DIRECTIONS »
All the lines below need retyping exactly, apart from the images.

DATA EXTRACTS »
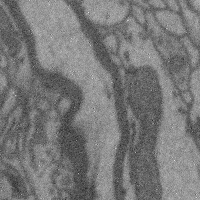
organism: Mouse
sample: Cerebral cortex
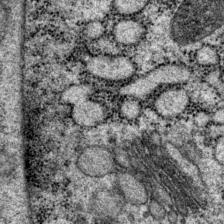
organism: P. pacificus
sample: Pharynx
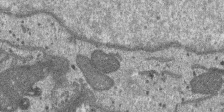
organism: Human
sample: Lung epithelial cells infected with SARS-CoV-2
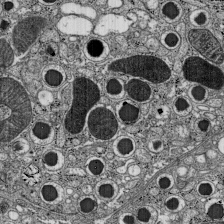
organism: C57BL Mouse
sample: Pancreatic islet
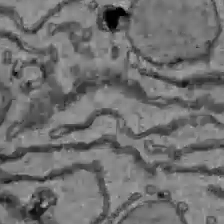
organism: C57BL Mouse
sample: Liver
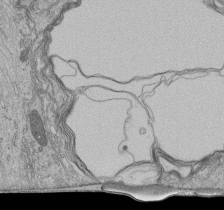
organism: Human
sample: Retinal organoid Rod and Cone cells
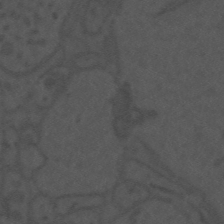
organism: Mouse
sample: Suprachiasmatic nucleus
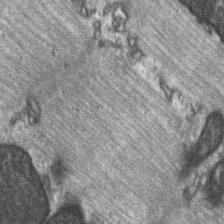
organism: C57BL Mouse
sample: Soleus
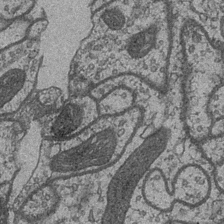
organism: Drosophila
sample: Optic medulla
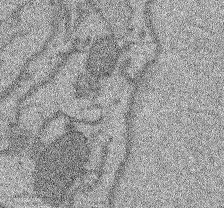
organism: Human
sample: HeLa cells
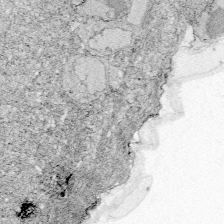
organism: Zebrafish
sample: Whole-Brain
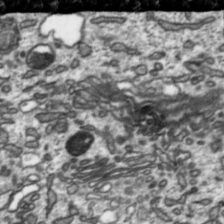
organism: Toxoplasma gondii
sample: Parasites in a vacuole inside a host cell
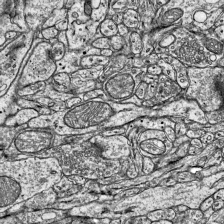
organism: Mouse
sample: Visual Cortex
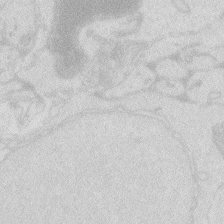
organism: Zebrafish
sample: Macrophage
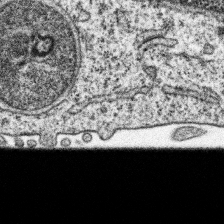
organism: Human
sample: HeLa cells
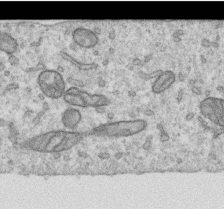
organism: Human
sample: Centriole in RPE cells
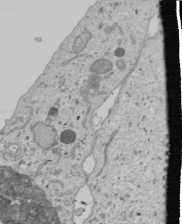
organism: Human
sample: Mitochondria in U2OS cells
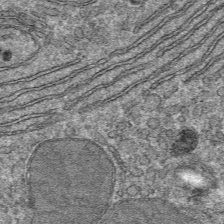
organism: Mouse
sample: Mouse hepatocytes
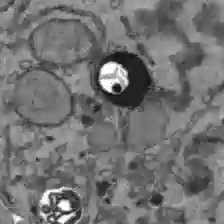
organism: C57BL Mouse
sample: Liver
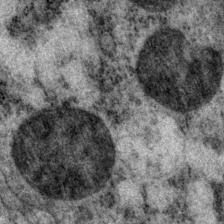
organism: P. pacificus
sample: Pharynx
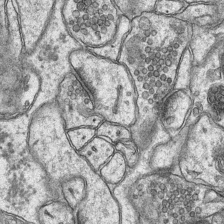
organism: Mouse
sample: CA1 Hippocampus
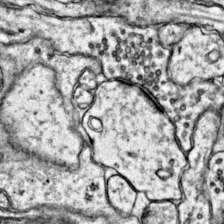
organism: Mouse
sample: Primary visual cortex
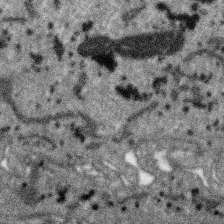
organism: Human
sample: Lung epithelial cells infected with SARS-CoV-2
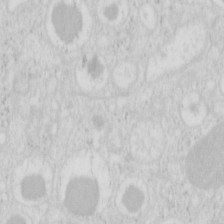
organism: Mouse
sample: Pancreas
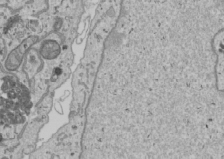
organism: Human
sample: Mitochondria in U2OS cells
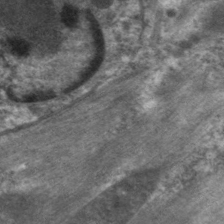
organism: C. elegans
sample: Pharynx
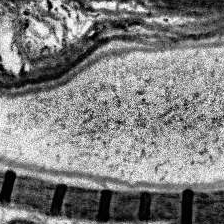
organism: Human
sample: Temporal Lobe
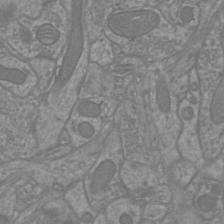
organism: Mouse
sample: Cortical neurons
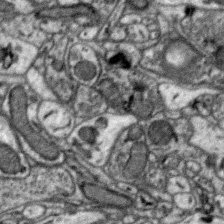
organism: Zebra finch
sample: Brain
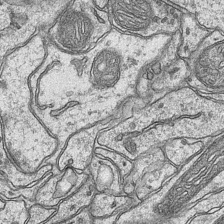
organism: Mouse
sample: CA1 Hippocampus
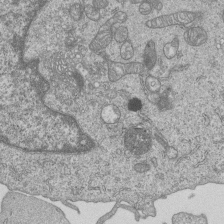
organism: Human
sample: MDA-MB-231 cells
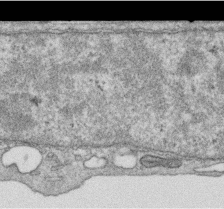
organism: Human
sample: Centriole in RPE cells
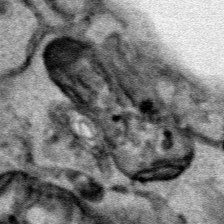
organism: Human
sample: Mitochondria in HCT116 cells
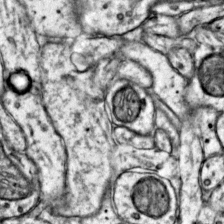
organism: Mouse
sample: Primary visual cortex
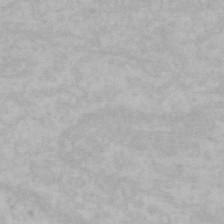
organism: Mouse
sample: Choroid plexus
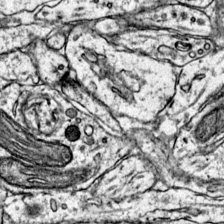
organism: Mouse
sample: Primary visual cortex
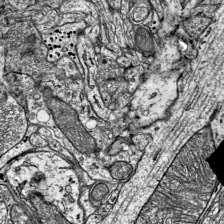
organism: Mouse
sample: Visual Cortex
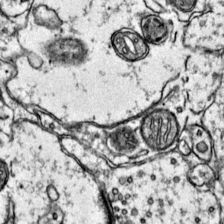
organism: Mouse
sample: Primary visual cortex
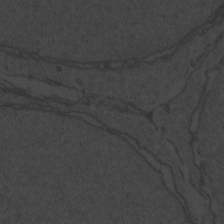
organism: Zebrafish
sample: Macrophage infected with Toxoplasma gondii
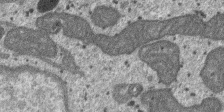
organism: Human
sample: Lung epithelial cells infected with SARS-CoV-2
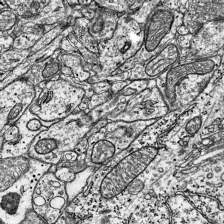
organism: Mouse
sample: Visual Cortex
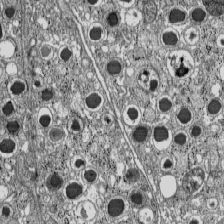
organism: C57BL Mouse
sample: Pancreatic islet

RESULT OF THIS TASK »
organism: Mouse
sample: Cerebral cortex
organism: P. pacificus
sample: Pharynx
organism: Human
sample: Lung epithelial cells infected with SARS-CoV-2
organism: C57BL Mouse
sample: Pancreatic islet
organism: C57BL Mouse
sample: Liver
organism: Human
sample: Retinal organoid Rod and Cone cells
organism: Mouse
sample: Suprachiasmatic nucleus
organism: C57BL Mouse
sample: Soleus
organism: Drosophila
sample: Optic medulla
organism: Human
sample: HeLa cells
organism: Zebrafish
sample: Whole-Brain
organism: Toxoplasma gondii
sample: Parasites in a vacuole inside a host cell
organism: Mouse
sample: Visual Cortex
organism: Zebrafish
sample: Macrophage
organism: Human
sample: HeLa cells
organism: Human
sample: Centriole in RPE cells
organism: Human
sample: Mitochondria in U2OS cells
organism: Mouse
sample: Mouse hepatocytes
organism: C57BL Mouse
sample: Liver
organism: P. pacificus
sample: Pharynx
organism: Mouse
sample: CA1 Hippocampus
organism: Mouse
sample: Primary visual cortex
organism: Human
sample: Lung epithelial cells infected with SARS-CoV-2
organism: Mouse
sample: Pancreas
organism: Human
sample: Mitochondria in U2OS cells
organism: C. elegans
sample: Pharynx
organism: Human
sample: Temporal Lobe
organism: Mouse
sample: Cortical neurons
organism: Zebra finch
sample: Brain
organism: Mouse
sample: CA1 Hippocampus
organism: Human
sample: MDA-MB-231 cells
organism: Human
sample: Centriole in RPE cells
organism: Human
sample: Mitochondria in HCT116 cells
organism: Mouse
sample: Primary visual cortex
organism: Mouse
sample: Choroid plexus
organism: Mouse
sample: Primary visual cortex
organism: Mouse
sample: Visual Cortex
organism: Mouse
sample: Primary visual cortex
organism: Zebrafish
sample: Macrophage infected with Toxoplasma gondii
organism: Human
sample: Lung epithelial cells infected with SARS-CoV-2
organism: Mouse
sample: Visual Cortex
organism: C57BL Mouse
sample: Pancreatic islet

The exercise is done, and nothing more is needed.